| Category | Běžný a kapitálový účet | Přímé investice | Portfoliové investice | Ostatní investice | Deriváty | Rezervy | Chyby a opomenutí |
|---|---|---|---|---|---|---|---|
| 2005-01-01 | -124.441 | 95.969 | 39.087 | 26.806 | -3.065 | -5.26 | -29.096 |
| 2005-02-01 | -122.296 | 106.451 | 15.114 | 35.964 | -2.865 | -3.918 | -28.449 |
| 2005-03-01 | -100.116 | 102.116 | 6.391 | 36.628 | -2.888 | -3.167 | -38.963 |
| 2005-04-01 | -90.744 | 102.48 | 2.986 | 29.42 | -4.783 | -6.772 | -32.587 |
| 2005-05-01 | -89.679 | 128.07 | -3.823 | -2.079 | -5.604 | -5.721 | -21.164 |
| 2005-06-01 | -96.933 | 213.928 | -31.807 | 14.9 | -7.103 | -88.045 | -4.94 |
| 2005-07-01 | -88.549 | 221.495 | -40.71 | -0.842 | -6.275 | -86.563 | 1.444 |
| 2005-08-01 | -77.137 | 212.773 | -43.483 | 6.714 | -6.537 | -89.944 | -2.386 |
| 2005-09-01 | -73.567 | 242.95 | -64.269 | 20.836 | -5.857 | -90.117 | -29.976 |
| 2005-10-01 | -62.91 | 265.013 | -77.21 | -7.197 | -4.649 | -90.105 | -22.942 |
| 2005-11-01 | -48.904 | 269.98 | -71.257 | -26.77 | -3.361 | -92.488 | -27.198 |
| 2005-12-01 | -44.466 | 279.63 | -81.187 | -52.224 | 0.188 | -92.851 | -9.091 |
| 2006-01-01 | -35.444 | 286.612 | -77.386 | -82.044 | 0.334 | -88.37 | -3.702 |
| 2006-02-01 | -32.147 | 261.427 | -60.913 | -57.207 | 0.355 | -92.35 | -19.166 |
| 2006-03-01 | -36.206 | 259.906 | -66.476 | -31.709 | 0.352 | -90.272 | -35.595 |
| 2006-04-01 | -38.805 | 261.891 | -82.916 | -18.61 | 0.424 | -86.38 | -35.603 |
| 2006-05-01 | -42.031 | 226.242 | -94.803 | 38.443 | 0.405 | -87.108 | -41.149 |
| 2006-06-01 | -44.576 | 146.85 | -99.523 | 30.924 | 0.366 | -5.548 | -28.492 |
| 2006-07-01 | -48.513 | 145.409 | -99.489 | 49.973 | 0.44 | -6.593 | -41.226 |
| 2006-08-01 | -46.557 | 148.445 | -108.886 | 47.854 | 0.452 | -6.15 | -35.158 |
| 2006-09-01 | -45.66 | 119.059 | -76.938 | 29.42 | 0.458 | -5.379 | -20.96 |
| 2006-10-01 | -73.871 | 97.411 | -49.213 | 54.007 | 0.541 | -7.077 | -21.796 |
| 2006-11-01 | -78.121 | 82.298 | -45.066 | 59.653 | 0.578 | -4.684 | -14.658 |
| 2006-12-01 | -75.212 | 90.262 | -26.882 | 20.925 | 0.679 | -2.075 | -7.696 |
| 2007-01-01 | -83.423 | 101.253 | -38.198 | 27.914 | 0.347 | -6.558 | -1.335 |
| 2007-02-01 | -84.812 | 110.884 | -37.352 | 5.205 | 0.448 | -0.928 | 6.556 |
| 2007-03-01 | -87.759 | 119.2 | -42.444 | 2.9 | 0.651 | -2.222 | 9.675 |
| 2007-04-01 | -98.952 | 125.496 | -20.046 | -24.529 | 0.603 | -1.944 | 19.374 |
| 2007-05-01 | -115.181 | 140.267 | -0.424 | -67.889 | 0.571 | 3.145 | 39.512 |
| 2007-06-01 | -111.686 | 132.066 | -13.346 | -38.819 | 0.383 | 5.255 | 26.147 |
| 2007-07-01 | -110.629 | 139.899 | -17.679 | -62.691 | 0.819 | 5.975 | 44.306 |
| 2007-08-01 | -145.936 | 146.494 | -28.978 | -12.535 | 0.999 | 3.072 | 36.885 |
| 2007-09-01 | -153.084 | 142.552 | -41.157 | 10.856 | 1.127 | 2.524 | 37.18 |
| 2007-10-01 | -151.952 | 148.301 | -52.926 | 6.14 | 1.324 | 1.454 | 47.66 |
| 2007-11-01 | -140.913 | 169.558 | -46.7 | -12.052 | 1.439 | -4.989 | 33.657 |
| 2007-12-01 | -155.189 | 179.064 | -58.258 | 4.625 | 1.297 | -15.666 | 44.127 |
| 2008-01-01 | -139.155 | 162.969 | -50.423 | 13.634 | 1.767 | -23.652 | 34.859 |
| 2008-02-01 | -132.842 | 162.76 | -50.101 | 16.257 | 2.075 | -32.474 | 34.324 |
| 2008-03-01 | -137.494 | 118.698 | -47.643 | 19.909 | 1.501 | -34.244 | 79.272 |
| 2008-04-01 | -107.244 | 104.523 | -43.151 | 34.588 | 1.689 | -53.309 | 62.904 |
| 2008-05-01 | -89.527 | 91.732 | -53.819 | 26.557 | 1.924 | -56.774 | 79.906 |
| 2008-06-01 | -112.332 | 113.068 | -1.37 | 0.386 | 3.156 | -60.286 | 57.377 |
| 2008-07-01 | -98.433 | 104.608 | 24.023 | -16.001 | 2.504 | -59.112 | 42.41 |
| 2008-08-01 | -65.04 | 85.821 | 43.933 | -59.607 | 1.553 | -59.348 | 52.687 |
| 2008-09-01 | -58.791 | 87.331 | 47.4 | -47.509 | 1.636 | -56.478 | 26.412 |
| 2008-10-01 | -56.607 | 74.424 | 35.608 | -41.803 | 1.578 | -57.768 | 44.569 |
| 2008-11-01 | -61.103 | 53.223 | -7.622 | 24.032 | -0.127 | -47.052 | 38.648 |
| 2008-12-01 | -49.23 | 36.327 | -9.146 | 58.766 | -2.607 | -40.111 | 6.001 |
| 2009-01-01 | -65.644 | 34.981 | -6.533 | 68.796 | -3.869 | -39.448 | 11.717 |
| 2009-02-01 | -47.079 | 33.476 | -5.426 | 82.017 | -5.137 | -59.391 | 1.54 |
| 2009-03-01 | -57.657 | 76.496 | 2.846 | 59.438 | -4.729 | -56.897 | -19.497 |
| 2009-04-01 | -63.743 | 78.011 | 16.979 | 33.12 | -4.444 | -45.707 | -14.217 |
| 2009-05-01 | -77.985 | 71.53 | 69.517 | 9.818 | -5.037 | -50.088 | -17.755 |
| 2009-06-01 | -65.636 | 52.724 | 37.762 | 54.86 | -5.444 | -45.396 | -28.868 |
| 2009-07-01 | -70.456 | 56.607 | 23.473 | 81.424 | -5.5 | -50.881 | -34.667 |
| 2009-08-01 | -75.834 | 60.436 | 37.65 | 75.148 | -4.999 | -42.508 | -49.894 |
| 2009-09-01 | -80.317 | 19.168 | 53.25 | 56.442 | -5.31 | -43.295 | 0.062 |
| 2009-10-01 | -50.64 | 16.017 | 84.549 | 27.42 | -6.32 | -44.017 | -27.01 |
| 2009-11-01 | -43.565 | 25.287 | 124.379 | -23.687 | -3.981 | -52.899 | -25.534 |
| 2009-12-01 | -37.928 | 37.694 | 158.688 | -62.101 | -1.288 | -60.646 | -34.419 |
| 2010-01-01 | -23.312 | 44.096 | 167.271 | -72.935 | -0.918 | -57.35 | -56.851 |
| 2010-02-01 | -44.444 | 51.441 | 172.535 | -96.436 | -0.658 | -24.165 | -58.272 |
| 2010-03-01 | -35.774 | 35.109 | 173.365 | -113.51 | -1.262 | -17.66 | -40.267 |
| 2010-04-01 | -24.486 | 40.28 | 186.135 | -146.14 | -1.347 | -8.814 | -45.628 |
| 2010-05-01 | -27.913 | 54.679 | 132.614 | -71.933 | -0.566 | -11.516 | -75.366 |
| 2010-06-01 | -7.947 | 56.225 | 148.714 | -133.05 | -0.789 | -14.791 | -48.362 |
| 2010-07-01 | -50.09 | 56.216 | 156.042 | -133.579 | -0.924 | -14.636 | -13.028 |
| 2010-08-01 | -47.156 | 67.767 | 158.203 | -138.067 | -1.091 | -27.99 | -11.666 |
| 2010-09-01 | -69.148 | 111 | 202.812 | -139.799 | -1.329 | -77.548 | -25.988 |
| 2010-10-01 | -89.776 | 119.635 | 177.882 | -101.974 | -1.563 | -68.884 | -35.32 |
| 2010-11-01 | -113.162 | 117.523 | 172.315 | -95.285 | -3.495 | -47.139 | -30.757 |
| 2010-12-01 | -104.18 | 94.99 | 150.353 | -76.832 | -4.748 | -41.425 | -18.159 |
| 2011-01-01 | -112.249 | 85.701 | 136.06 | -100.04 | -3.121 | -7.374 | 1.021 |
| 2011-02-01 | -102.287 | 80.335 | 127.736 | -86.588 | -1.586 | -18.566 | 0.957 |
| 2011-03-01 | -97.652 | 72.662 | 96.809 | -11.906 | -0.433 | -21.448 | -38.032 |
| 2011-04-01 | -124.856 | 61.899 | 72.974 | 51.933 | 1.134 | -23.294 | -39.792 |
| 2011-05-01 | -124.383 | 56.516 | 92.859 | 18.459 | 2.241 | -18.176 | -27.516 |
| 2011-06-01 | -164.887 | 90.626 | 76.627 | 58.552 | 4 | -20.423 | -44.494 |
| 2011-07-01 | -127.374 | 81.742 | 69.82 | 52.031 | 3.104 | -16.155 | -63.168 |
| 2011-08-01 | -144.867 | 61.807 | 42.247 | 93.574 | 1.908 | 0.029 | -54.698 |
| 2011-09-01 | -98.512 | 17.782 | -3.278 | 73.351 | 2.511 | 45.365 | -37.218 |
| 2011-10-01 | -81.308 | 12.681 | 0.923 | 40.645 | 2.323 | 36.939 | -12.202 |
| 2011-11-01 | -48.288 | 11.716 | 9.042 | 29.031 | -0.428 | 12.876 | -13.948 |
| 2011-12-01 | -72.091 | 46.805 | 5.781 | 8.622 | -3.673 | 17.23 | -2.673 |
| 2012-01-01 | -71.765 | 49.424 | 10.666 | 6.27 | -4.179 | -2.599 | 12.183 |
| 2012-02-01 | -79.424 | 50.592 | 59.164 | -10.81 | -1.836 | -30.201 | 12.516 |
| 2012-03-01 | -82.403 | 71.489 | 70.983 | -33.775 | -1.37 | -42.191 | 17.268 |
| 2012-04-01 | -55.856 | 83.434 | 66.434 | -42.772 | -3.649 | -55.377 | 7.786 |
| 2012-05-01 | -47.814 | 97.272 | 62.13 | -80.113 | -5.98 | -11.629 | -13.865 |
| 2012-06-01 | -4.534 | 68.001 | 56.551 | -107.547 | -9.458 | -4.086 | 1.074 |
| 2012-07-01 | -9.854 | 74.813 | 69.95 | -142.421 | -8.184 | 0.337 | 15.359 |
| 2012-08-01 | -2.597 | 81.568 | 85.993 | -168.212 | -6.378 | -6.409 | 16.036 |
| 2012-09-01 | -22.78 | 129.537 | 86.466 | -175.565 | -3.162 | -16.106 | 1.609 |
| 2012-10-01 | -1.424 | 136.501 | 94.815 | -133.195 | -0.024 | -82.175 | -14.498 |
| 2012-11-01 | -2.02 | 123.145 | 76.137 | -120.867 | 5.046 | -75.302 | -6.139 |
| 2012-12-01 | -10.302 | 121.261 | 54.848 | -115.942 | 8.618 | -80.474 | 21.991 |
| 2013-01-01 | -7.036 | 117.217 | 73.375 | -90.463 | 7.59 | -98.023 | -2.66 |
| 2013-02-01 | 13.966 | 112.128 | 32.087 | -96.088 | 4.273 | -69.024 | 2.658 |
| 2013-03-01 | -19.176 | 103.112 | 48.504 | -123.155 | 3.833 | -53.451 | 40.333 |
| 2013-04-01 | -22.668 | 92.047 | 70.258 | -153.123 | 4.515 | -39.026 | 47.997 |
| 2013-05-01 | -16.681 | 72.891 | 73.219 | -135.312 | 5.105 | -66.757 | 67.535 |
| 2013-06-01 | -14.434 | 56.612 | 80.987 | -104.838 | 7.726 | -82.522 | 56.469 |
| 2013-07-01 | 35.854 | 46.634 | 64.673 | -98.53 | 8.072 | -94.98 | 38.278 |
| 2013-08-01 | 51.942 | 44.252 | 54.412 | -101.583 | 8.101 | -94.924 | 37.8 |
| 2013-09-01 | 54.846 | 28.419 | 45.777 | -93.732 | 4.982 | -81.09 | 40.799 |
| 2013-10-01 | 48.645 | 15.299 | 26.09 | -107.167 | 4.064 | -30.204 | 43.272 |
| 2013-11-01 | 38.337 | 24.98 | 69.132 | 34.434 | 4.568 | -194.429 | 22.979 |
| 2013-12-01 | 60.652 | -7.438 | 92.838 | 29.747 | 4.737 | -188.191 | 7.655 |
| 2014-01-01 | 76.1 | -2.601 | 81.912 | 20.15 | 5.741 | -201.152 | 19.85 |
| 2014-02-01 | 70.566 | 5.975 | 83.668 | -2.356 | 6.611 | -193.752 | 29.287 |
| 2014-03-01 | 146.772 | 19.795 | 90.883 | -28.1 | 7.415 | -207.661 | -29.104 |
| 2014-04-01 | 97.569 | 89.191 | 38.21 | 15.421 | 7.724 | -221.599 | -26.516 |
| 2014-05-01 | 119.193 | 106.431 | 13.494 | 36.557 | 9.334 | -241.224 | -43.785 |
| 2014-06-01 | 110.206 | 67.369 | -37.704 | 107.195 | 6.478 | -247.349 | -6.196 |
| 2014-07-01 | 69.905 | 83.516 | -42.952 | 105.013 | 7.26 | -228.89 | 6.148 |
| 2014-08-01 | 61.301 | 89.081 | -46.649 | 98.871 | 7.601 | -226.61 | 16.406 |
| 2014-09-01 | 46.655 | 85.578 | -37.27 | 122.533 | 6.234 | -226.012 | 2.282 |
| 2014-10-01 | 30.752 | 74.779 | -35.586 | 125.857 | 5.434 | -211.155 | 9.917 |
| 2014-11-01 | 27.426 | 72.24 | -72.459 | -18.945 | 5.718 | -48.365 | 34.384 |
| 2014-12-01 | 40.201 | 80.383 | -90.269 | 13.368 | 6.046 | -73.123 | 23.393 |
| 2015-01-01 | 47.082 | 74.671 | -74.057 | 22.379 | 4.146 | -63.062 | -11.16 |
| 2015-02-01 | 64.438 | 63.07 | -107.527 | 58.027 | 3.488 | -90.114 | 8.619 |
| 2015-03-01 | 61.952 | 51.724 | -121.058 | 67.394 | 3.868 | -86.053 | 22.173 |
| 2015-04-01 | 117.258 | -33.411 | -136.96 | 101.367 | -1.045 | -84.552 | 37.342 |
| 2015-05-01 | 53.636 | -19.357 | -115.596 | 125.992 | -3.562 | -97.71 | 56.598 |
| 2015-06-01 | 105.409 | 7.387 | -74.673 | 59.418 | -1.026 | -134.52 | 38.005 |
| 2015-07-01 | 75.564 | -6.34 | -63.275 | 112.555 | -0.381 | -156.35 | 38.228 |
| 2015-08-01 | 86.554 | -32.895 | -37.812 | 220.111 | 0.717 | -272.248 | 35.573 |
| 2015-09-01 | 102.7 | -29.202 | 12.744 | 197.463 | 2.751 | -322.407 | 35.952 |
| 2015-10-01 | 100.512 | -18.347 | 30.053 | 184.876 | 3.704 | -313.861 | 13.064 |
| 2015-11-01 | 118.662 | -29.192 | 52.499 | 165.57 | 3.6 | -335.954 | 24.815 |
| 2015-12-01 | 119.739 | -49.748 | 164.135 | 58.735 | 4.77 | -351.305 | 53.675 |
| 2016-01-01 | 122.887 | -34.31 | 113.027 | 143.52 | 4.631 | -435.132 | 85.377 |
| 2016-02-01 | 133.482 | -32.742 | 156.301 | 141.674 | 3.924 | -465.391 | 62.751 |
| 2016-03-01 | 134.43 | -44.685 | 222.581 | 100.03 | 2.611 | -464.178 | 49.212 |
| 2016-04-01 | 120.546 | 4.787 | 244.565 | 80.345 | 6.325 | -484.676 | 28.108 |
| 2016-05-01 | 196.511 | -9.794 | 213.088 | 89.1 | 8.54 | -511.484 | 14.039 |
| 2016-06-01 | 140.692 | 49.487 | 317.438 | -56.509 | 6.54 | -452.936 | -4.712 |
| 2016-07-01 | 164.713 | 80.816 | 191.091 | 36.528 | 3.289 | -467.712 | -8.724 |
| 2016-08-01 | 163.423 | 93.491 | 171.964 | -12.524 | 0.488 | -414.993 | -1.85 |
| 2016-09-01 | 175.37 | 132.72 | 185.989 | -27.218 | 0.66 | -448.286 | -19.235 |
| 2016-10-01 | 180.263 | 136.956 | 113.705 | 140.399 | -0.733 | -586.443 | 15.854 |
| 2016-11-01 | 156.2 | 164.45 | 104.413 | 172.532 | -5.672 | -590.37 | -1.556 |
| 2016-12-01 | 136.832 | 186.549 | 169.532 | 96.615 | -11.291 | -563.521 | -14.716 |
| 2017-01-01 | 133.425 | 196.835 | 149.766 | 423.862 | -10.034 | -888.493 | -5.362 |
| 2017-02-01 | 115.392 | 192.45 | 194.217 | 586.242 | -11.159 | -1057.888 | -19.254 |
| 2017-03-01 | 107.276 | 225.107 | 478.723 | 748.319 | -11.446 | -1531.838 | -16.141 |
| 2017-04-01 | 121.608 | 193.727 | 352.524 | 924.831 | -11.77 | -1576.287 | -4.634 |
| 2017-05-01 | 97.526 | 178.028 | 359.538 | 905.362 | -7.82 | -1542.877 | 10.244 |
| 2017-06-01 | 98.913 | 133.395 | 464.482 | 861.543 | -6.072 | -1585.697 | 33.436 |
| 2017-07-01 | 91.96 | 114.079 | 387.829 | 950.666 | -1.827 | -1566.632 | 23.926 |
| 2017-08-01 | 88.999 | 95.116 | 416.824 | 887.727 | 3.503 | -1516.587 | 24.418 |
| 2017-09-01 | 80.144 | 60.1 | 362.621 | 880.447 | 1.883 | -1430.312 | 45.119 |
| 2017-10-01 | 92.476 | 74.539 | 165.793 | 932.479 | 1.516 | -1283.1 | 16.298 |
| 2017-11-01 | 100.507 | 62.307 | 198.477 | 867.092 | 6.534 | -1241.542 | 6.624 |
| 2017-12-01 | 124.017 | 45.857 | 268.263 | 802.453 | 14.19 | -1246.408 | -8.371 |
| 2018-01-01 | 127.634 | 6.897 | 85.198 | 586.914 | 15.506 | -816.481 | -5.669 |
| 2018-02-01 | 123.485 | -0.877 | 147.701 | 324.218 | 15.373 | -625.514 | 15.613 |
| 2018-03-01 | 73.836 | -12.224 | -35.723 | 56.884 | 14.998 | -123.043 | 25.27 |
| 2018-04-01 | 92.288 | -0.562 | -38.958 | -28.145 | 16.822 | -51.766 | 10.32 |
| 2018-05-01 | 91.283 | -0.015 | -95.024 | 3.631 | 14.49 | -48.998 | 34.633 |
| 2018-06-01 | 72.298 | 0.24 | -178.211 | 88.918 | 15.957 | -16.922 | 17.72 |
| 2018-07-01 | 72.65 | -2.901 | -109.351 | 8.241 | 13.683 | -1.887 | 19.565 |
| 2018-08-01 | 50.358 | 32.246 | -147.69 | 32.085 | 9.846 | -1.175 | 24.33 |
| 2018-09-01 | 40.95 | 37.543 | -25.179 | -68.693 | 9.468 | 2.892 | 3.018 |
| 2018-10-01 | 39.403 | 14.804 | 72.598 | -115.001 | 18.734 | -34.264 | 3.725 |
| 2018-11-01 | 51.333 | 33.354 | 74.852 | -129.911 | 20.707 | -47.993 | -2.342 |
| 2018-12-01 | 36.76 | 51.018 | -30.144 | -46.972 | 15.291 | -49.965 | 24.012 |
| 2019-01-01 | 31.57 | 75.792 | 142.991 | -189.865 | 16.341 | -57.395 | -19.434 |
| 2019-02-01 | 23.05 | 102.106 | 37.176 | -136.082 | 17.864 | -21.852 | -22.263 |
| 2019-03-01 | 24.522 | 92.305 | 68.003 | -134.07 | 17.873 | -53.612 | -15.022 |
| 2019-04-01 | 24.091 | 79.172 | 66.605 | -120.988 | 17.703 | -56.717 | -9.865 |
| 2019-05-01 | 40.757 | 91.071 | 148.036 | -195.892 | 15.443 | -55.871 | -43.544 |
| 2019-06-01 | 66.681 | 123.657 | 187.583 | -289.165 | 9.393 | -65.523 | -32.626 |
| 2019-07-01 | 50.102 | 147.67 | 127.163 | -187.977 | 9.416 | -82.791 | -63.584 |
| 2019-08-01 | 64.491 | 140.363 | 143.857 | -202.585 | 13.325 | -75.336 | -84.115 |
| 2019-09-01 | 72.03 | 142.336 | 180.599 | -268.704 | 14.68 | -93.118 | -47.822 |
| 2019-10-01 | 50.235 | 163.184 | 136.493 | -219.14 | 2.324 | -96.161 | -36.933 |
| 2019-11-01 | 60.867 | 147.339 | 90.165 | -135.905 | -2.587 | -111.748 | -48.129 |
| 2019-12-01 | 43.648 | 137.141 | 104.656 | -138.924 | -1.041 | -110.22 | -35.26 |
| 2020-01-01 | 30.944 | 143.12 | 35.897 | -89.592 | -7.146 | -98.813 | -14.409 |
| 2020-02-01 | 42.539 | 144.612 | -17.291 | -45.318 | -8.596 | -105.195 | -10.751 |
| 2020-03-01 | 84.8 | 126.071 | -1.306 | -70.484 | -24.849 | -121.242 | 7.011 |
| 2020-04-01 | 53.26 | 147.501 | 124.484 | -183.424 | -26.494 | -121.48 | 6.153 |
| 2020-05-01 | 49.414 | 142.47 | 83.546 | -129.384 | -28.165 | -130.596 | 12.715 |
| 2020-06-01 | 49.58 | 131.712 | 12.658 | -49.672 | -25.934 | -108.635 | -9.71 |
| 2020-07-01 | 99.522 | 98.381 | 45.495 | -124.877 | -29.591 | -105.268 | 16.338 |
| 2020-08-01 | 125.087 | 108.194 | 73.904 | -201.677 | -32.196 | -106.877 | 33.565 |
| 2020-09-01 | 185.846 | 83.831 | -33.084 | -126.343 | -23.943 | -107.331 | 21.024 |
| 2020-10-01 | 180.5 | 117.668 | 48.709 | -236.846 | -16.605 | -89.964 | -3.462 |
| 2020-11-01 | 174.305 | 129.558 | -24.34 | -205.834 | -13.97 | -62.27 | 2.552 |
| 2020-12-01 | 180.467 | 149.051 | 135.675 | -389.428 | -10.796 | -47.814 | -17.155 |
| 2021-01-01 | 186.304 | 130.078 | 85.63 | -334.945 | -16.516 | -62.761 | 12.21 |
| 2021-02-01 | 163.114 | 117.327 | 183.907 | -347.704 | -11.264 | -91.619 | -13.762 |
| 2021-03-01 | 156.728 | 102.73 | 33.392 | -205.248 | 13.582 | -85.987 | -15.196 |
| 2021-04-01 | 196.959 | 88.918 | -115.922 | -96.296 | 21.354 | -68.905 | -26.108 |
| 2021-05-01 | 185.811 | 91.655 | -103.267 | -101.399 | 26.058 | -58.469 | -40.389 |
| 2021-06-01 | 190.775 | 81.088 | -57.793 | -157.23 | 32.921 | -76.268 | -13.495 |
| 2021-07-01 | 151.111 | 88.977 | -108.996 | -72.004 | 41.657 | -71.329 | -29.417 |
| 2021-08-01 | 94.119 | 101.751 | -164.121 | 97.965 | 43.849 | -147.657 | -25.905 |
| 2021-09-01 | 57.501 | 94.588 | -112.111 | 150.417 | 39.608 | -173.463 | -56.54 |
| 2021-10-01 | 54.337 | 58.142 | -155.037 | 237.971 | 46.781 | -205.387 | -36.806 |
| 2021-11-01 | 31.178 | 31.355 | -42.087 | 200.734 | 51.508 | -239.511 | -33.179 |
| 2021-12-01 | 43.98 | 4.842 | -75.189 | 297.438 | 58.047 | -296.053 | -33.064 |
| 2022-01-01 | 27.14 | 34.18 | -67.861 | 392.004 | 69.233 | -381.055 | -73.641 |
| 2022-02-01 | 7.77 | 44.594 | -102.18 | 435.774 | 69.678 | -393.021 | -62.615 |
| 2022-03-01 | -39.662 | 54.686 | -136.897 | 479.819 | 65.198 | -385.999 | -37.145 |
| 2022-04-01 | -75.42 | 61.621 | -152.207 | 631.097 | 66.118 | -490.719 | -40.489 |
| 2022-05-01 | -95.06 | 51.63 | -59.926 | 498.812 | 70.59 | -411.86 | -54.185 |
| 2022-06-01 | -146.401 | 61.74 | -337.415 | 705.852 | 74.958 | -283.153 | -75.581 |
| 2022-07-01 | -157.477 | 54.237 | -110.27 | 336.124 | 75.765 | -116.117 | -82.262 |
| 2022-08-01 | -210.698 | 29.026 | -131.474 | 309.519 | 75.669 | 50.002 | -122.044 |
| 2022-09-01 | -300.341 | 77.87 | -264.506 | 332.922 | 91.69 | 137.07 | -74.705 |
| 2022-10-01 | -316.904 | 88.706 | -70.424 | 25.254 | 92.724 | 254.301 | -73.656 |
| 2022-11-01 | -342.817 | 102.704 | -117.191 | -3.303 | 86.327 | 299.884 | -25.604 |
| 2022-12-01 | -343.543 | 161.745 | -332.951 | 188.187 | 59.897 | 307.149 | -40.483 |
::::
▸ **EXERCISE DETAILS**
A verbatim transcription is needed of the lines above, starting at the line with "-1.175 | 24.33 |" and ending at the line with "-53.612 | -15.022 |", both included, and of nothing else.

▸ **RESPONSE BELOW**
| 2018-08-01 | 50.358 | 32.246 | -147.69 | 32.085 | 9.846 | -1.175 | 24.33 |
| 2018-09-01 | 40.95 | 37.543 | -25.179 | -68.693 | 9.468 | 2.892 | 3.018 |
| 2018-10-01 | 39.403 | 14.804 | 72.598 | -115.001 | 18.734 | -34.264 | 3.725 |
| 2018-11-01 | 51.333 | 33.354 | 74.852 | -129.911 | 20.707 | -47.993 | -2.342 |
| 2018-12-01 | 36.76 | 51.018 | -30.144 | -46.972 | 15.291 | -49.965 | 24.012 |
| 2019-01-01 | 31.57 | 75.792 | 142.991 | -189.865 | 16.341 | -57.395 | -19.434 |
| 2019-02-01 | 23.05 | 102.106 | 37.176 | -136.082 | 17.864 | -21.852 | -22.263 |
| 2019-03-01 | 24.522 | 92.305 | 68.003 | -134.07 | 17.873 | -53.612 | -15.022 |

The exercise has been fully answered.